There is another restriction that at a time only 2KB of memory can be copied which is defined as a page. So only page by page copying of memory is possible. For my application I have to swap application 1 and 2 which are stored in FLASH memory,if some conditions are met. Though both the applications have been allotted 384 KB of memory each but both of them actually use less memory than that(say 264 KB for example).

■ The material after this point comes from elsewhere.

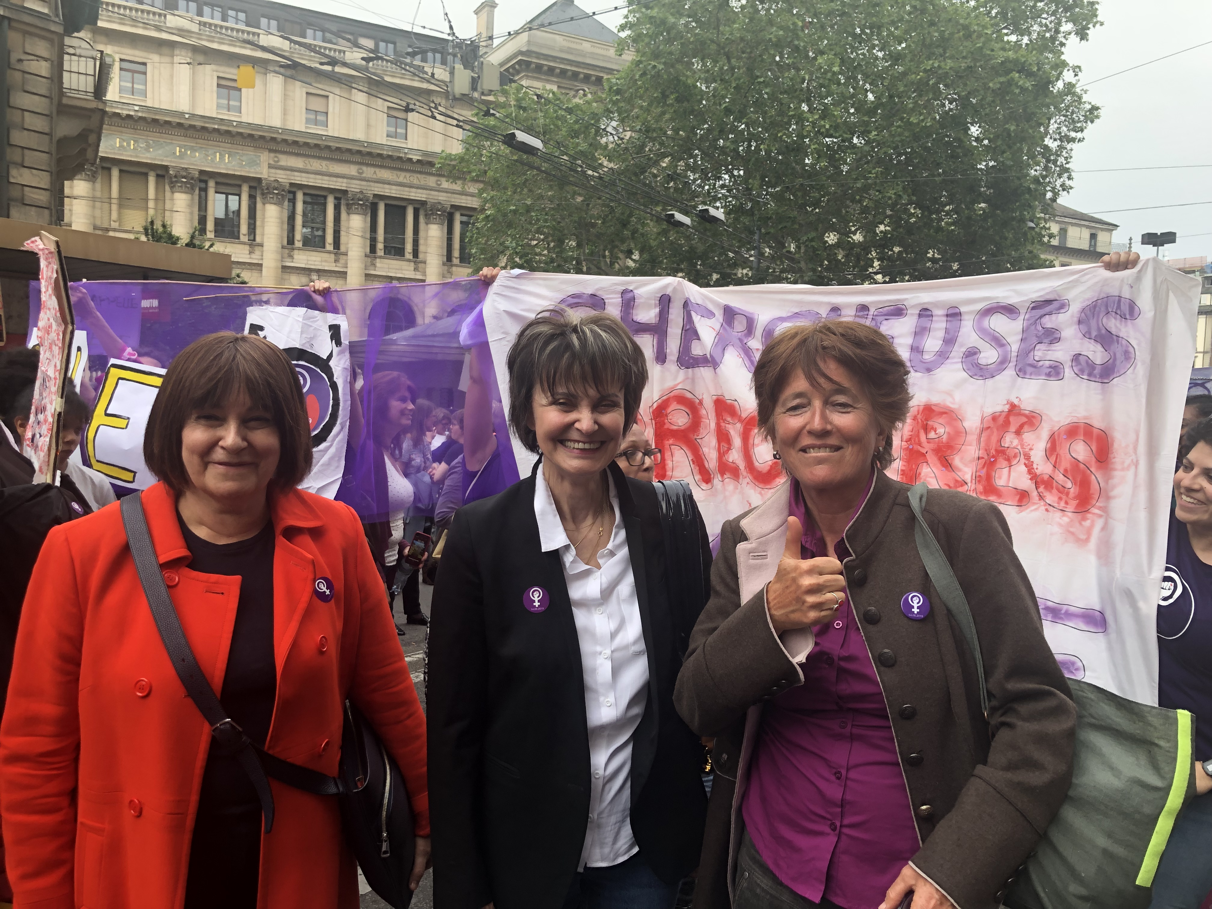 Grève des femmes 14 juin 2019 à Genève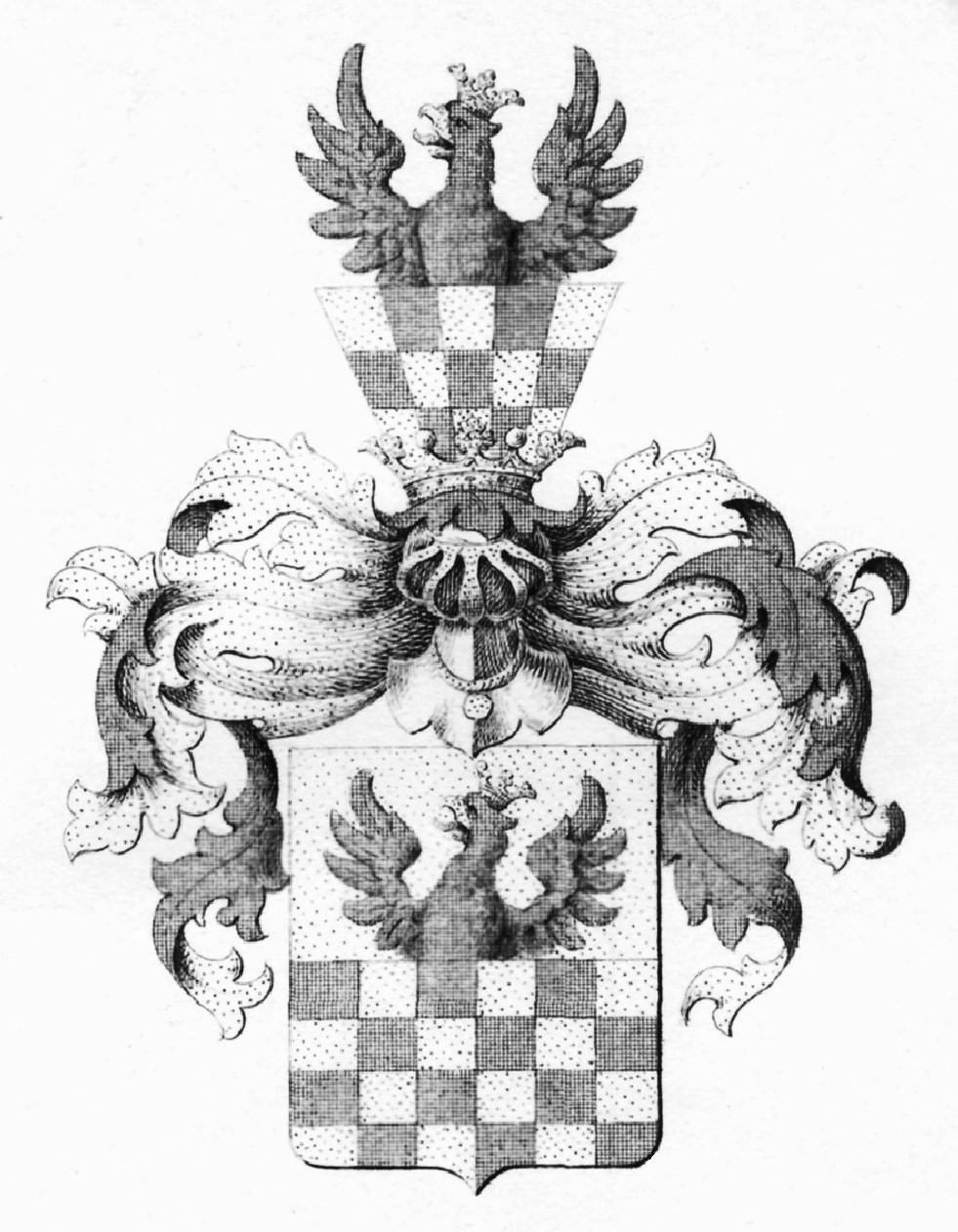 Wappen der Familie von Putbus.

I tried to follow the above steps but its not working. Here is the code which I tried:-
#define APPLICATION_ADDRESS 0x0800F000
#define APPLICATION2_ADDRESS 0x0806F800
#define SWAP_ADDRESS 0x0806F000
boolean swap(void)
{
char *app_1=( char*) APPLICATION_ADDRESS;//points to the 1st address of application1
char *app_2=(char*) APPLICATION2_ADDRESS;//points to the 1st address of application2
int mem1 = getMemorySize((unsigned char*)APPLICATION_ADDRESS);//returns the number of bytes in Application1
int mem2 = getMemorySize((unsigned char*)APPLICATION2_ADDRESS);//returns the number of bytes in Application2
int limit;
if(mem1>mem2)
limit= mem1;
else
limit= mem2;
Unlock_FLASH();
int lm = limit/2048;
for(int i=1; i<=lm; i++,app_1+=2048,app_2+=2048)
{
int *swap = (int *)SWAP_ADDRESS;
Erase_FLASH(swap);
Write_FLASH(app_1, swap);
Erase_FLASH(app_1);
Write_FLASH(app_2, app_1);
Erase_FLASH(app_2);
Write_FLASH(swap, app_2);
}
Lock_FLASH();
return TRUE;
}
void Unlock_FLASH(void)
{
while ((FLASH->SR & FLASH_SR_BSY) != 0 );
// Check if the controller is unlocked already
if ((FLASH->CR & FLASH_CR_LOCK) != 0 ){
// Write the first key
FLASH->KEYR = FLASH_FKEY1;
// Write the second key
FLASH->KEYR = FLASH_FKEY2;
}
}
void Erase_FLASH(int *c)
{
FLASH->CR |= FLASH_CR_PER; // Page erase operation
FLASH->ACR = c; // Set the address to the page to be written
FLASH->CR |= FLASH_CR_STRT;// Start the page erase
// Wait until page erase is done
while ((FLASH->SR & FLASH_SR_BSY) != 0);
// If the end of operation bit is set...
if ((FLASH->SR & FLASH_SR_EOP) != 0){
// Clear it, the operation was successful
FLASH->SR |= FLASH_SR_EOP;
}
//Otherwise there was an error
else{
// Manage the error cases
}
// Get out of page erase mode
FLASH->CR &= ~FLASH_CR_PER;
}
void Write_FLASH(int *a, int *b)
{
for(int i=1;i<=2048;i++,a++,b++)
{
FLASH->CR |= FLASH_CR_PG; // Programing mode
*(__IO uint16_t*)(b) = *a; // Write data
// Wait until the end of the operation
while ((FLASH->SR & FLASH_SR_BSY) != 0);
// If the end of operation bit is set...
if ((FLASH->SR & FLASH_SR_EOP) != 0){
// Clear it, the operation was successful
FLASH->SR |= FLASH_SR_EOP;
}
//Otherwise there was an error
else{
// Manage the error cases
}
}
FLASH->CR &= ~FLASH_CR_PG;
}
void Lock_FLASH(void)
{
FLASH->CR |= FLASH_CR_LOCK;
}
Here swap buffer is used to store each page(2KB) temporarily as a buffer while swapping. Also the variable limit stores the maximum size out of application 1 and 2 so that there is no error while swapping in case of unequal memory sizes as mentioned before. So basically I am swapping page by page, that is only 2 KB at a time.
Can anyone figure out whats wrong in the code?
Thanks,
Shetu
2K is 2048 bytes, not 2024. Fix the increments all over the code.
There is another restriction that at a time only 2KB of memory can be copied
and yet another, that these memory blocks must be aligned to 2KB.
This address
#define APPLICATION2_ADDRESS 0x08076400
is not properly aligned, it should have a value that is evenly divisible by 2048 (0x800).